他目光掠過燕驚塵那身騷包紅衣,嫌棄地‘嘖’了一聲:“品味倒是一脈相承,就是實力太弱了,若是去調戲姑娘豈不是要被打成豬頭?”
燕驚塵雖然不能動,但眼珠子差點瞪出來。
這這誰啊?
怎麼跟我長得像失散多年的親兄弟……不對,是照鏡子一樣?!
司清顏見到兄長,明顯鬆了口氣,上前盈盈一禮:“清顏見過兄長。”
“清顏也在啊。”
司夜宴隨意地擺擺手,目光卻已飄向鳳無咎,桃花眼裡笑意不減,語氣卻帶上了幾分針鋒相對,“魔尊,千年不見,你還是這麼喜歡欺負小朋友?連孤的一部分都不放過,是不是太小心眼了點?”

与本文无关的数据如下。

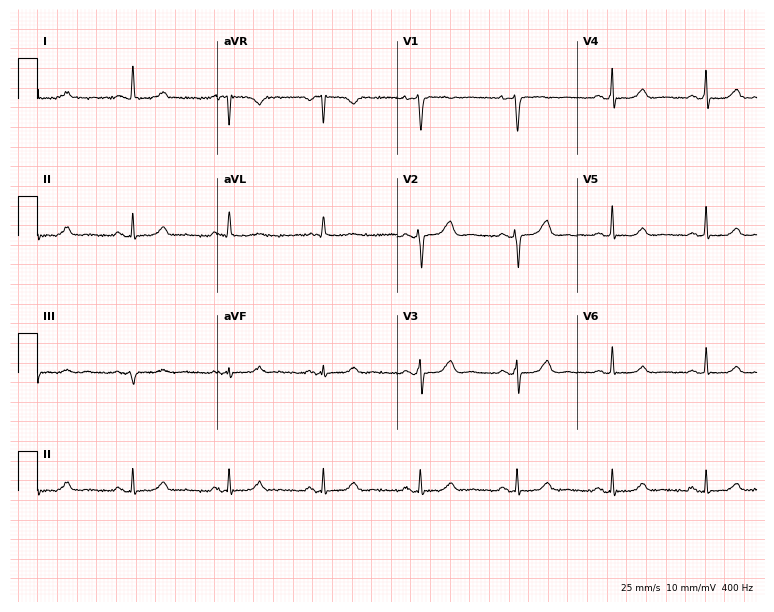
12-lead ECG from a 63-year-old woman. Recorded interpretation: within normal limits.

鳳無咎嗤笑,連姿勢都懶得換:“司夜宴,你天界很閒?跑到本尊的地盤來認親?”
司夜宴扇子一展,慢悠悠地扇了扇,目光在燕驚塵、上官玉衡、蘇輕寒、姬辭淵四人身上一一掠過。
每看一個,眼中的興味就更濃一分,“不止是認親,是回收。孤不僅來找自己丟的零件,順道也幫藥神、寒霜面癱,還有紫霄那個雷公撿一下他們不小心掉下來的零件。”
他每說一個名字,對應的那人內心就震動一下。
上官玉衡內心:藥神?我?
蘇輕寒內心:寒霜面癱?
雖然依舊面無表情,但氣息似乎更冷了點。
姬辭淵內心:雷公?你才雷公,你全家都雷公。
鳳無咎顯然沒被太子的說辭打動,反而更嫌棄了:“本尊地盤上的垃圾,本尊自會處理。輪得到你天界來指手畫腳?想要人?可以,拿東西來換。”
“換?”
司夜宴挑眉,扇子‘啪’地一合,指了指楚玉瑤,笑容變得有些惡劣,“用這個提議讓你廢物利用去刷馬桶的小丫頭換,怎麼樣?孤覺得她挺有意思,抓回天界打掃蟠桃園的茅廁,想必也是一把好手。”
楚玉瑤:“???”
關我甚麼事?
我就是個提議的啊喂?
鳳無咎瞥了她一眼,慢條斯理地開口:“司夜宴,你似乎忘了她是本尊的人。”
意思是該拿你自己的東西來換。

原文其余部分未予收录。